Die Folgen: Kinder werden zu Statisten

Wenn Kinder in Projekten kaum mitbestimmen dürfen, führt das zu:

-Weniger Selbstwirksamkeit und Beteiligung
-Frustration, Langeweile oder Rückzug
-
Rollenstereotype und Leistungsdruck, z. B. beim „schönen Auftritt“
-Kindern wird vermittelt, dass ihre Ideen und Gefühle zweitrangig sind

So wird die Chance vertan, Kinder als kompetente Akteur*innen ernst zu nehmen – was dem pädagogischen Auftrag widerspricht.

Beteiligung statt Bevormundung: Ein Perspektivwechsel

Ein bewusster Umgang mit Adultismus bedeutet, die Perspektive der Kinder konsequent einzubeziehen:

-Projekte entstehen aus den Themen der Kinder 
Erzieherinnen verstehen sich als **Begleiterinnen**, nicht als Regisseur*innen
-Aufführungen dürfen authentisch, unperfekt und offen sein
-Angebote sind wahlfrei, flexibel und kindgerecht

Es geht nicht darum, Kindern alles zu überlassen – sondern ihnen echte Mitbestimmung auf Augenhöhe zu ermöglichen.

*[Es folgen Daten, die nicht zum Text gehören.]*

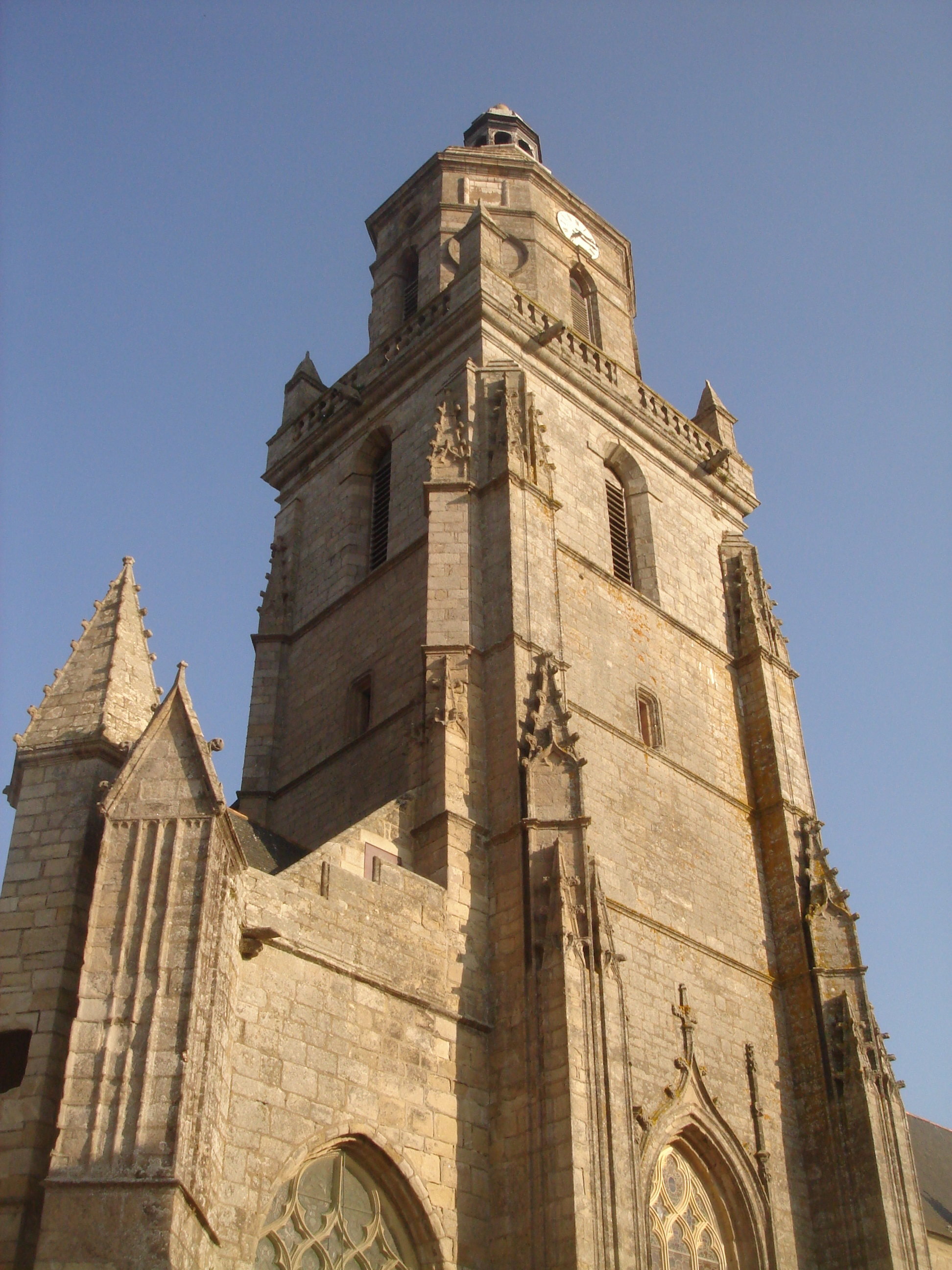 Église Notre-Dame-de-Pitié du Croisic, Le Croisic, Loire-Atlantique, Pays de la Loire, France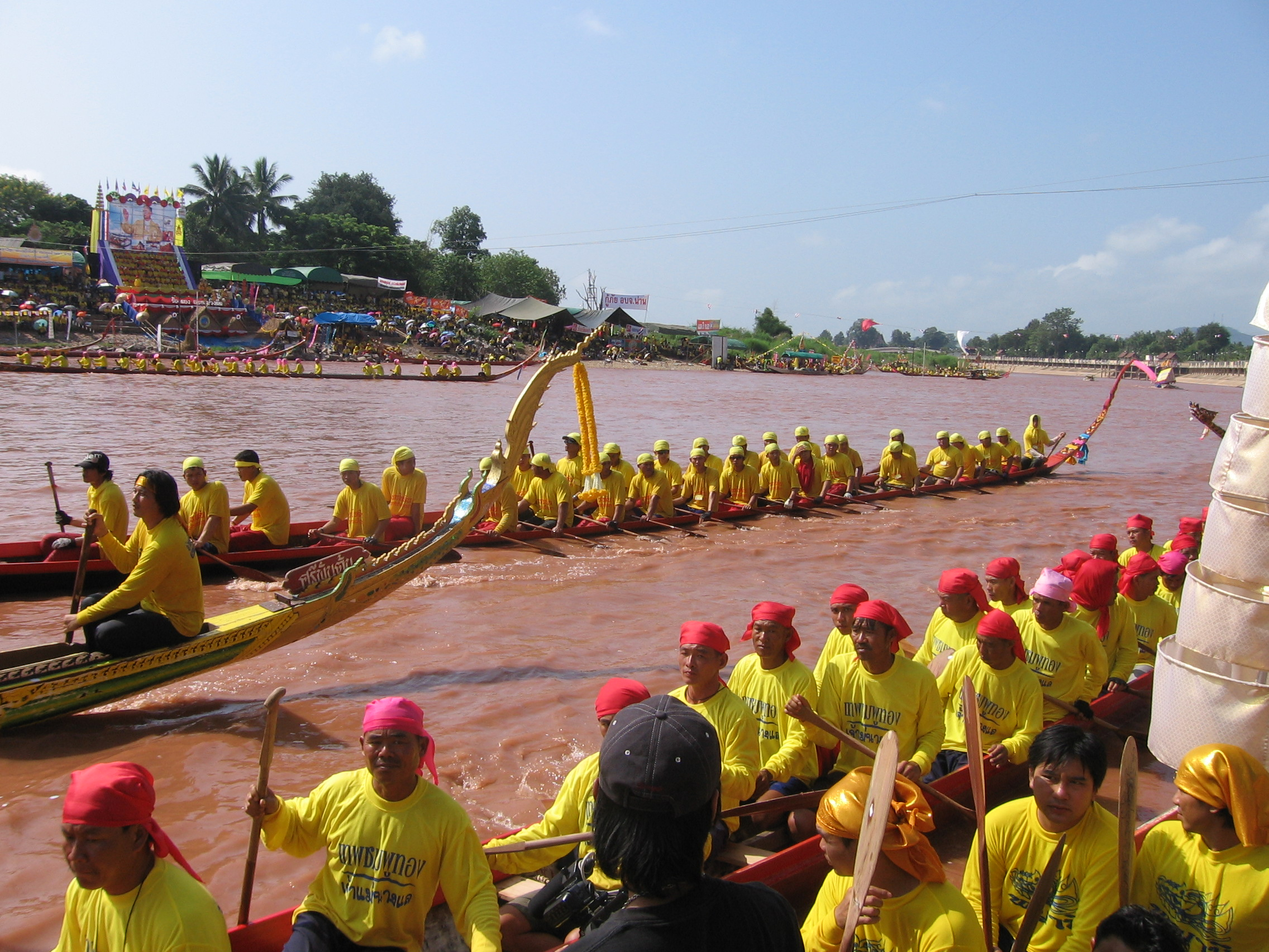 Régate,_Nan.jpg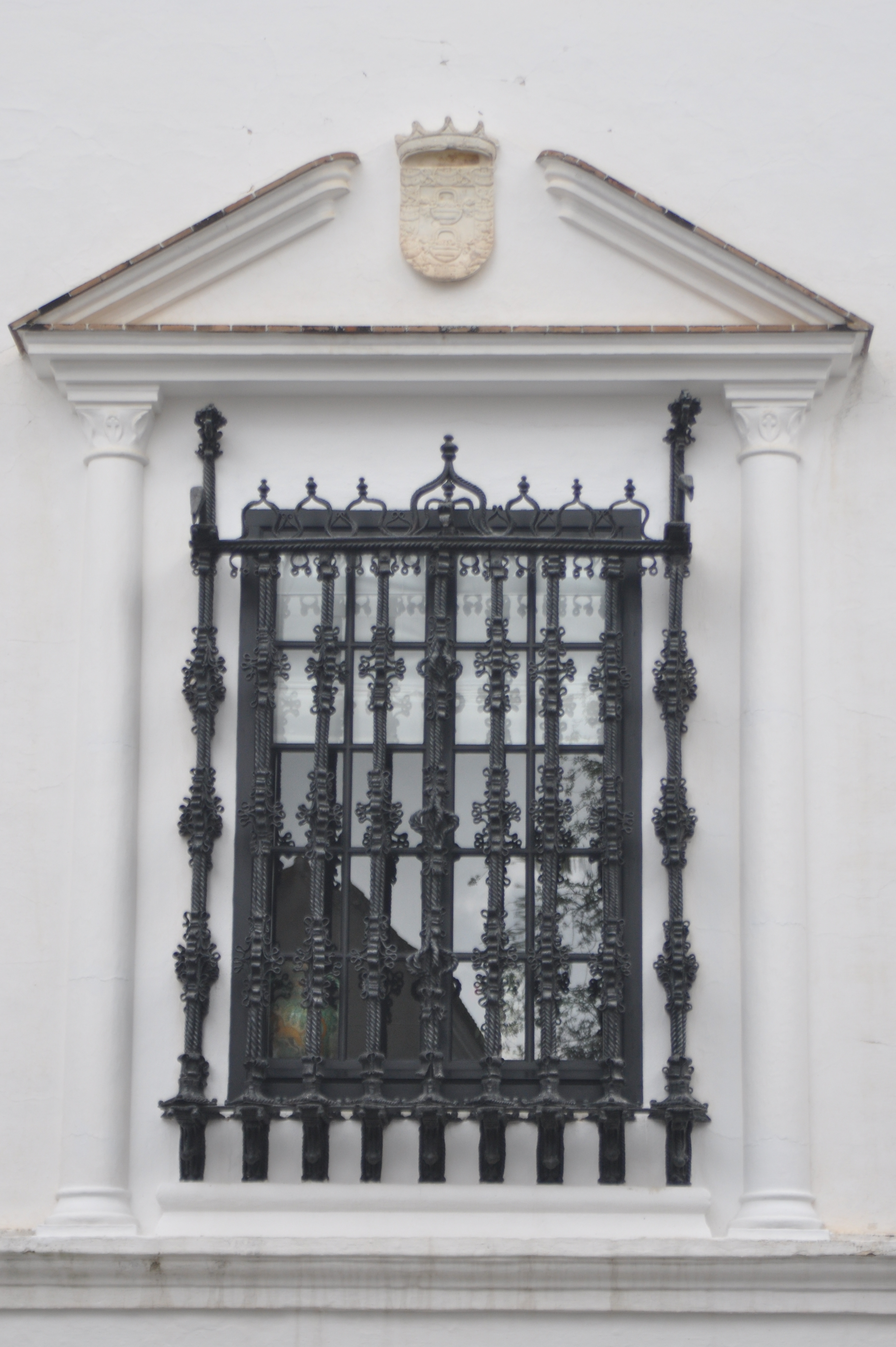 Reja del palacio de los duques de Medina Sidonia en Sanlúcar de Barrameda (Cádiz, España)

Gute Projektarbeit braucht Mitbestimmung

Partizipative Projektarbeit bedeutet:

-Kinder wählen Themen, Rollen und Materialien mit aus
-Zeit und Raum passen sich kindlichen Bedürfnissen an
-Erwachsene stellen Fragen statt Vorgaben
-
Prozesse stehen im Mittelpunkt, nicht das perfekte Ergebnis
-Reflexion gehört dazu: Was war für die Kinder wichtig? Was wollen sie anders?

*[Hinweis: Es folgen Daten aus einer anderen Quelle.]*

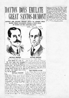 From 1903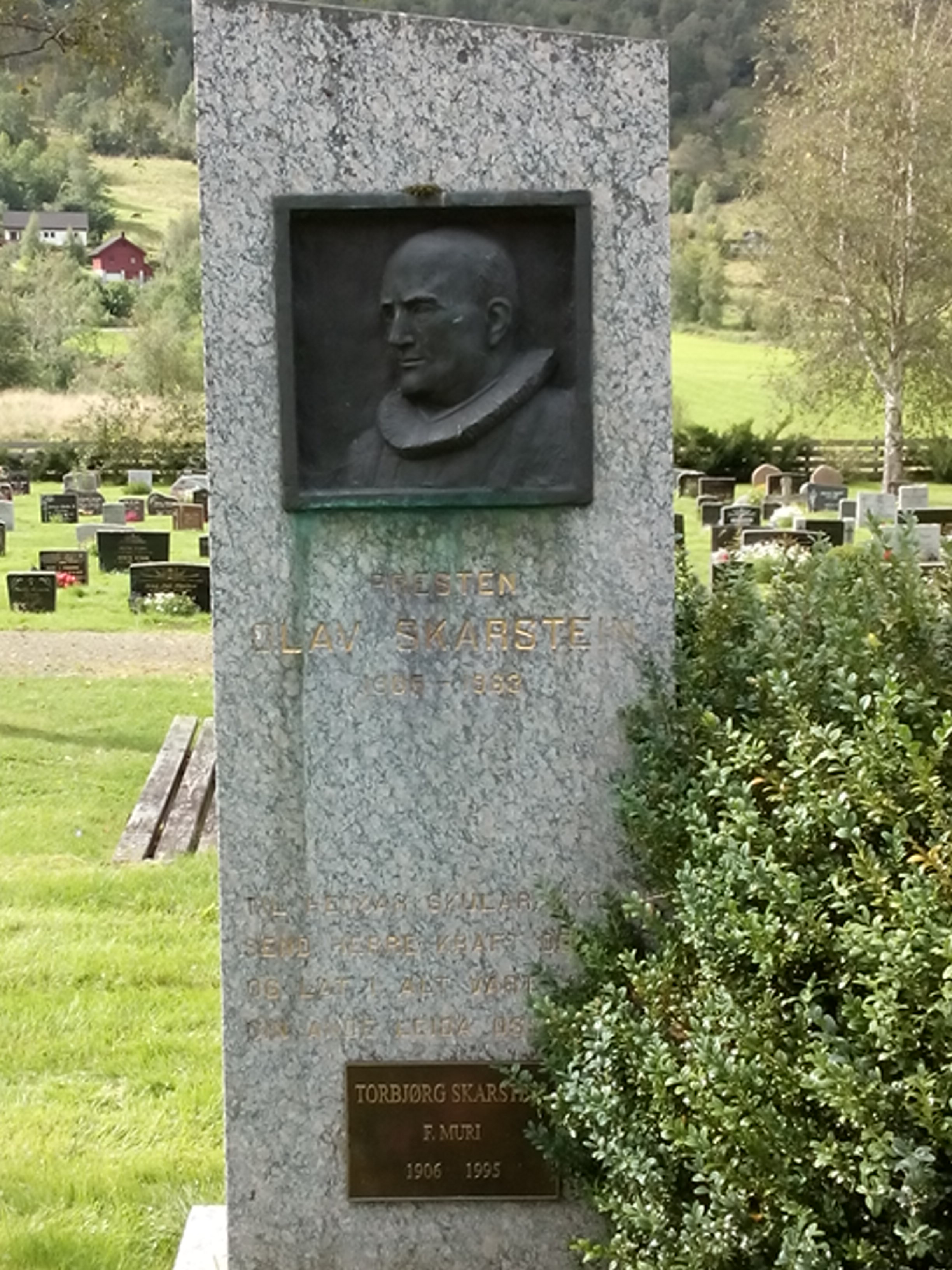 Gravsteinen til Olav Skarstein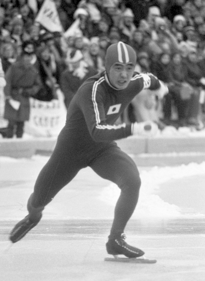 Wereldkampioenschappen schaatsen heren te Oslo; nr. 3a, 4 Hida (Japan) in actie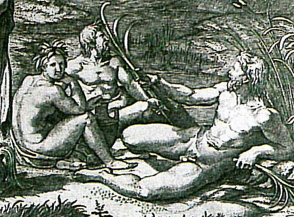 detail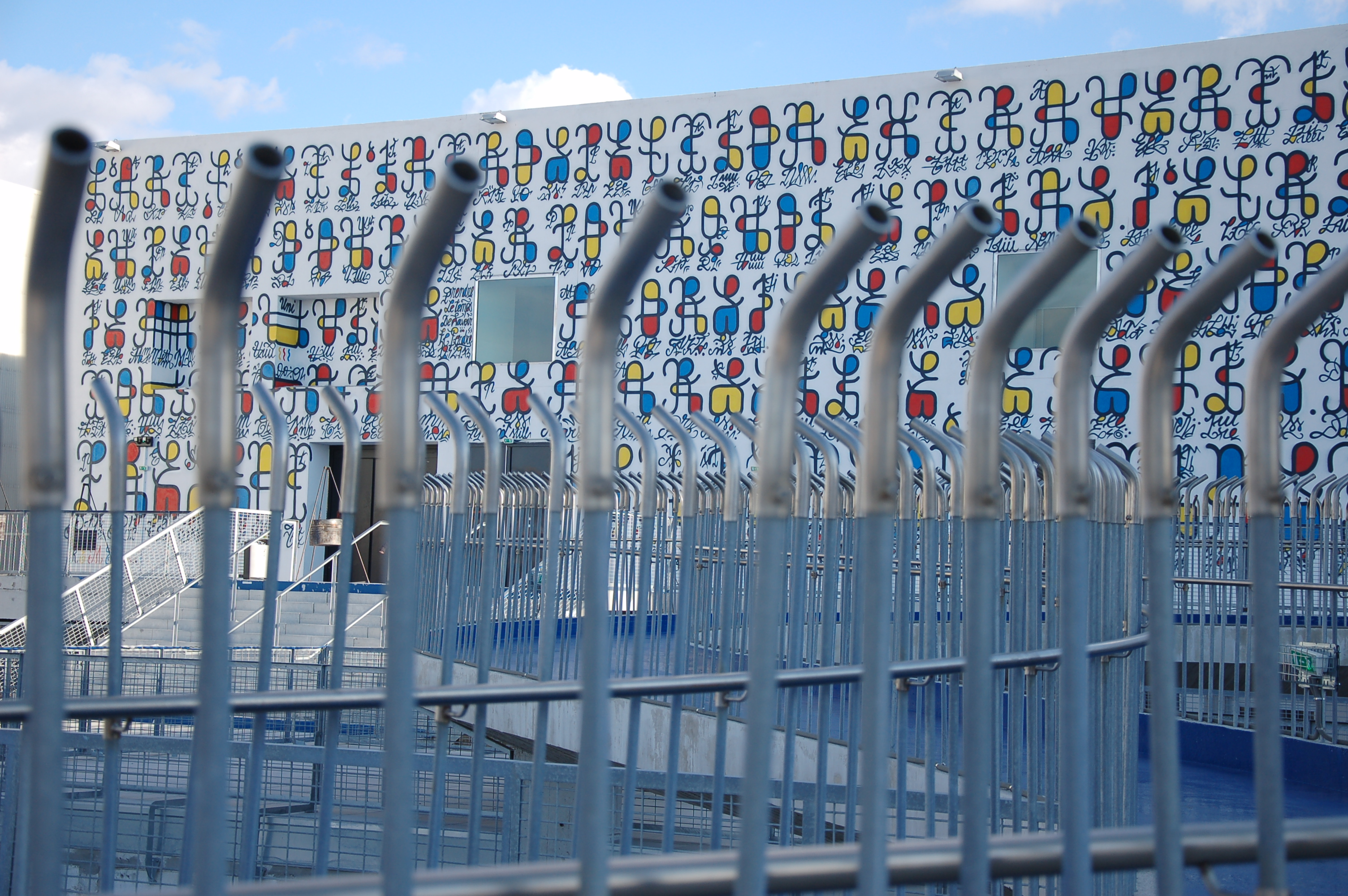 La Friche de la Belle de Mai donne le la de la scène culturelle à Marseille. Elle se situe sur le site de la Manufacture de Tabac de Marseille qui a cessé ses activités en 1990. Le toit terrasse offre une vue sur le quartier.

So entstehen Projekte, die bedeutsam, lebendig und kindgerecht sind – und die echte Bildungsprozesse anstoßen.

Fazit

Adultismus in der Kita zeigt sich oft dort, wo Erwachsene das Sagen haben – und Kinder sich anpassen müssen. Gerade in der Projektgestaltung lohnt es sich, die eigene Haltung kritisch zu hinterfragen: Dürfen Kinder mitentscheiden, mitgestalten, mitwirken? Oder erfüllen sie nur Erwartungen von außen?

Wer Kinder ernst nimmt, muss ihnen Raum geben – für eigene Ideen, Entscheidungen und Ausdrucksformen. Nur so wird die Kita zum Ort gelebter Demokratie und echter Teilhabe.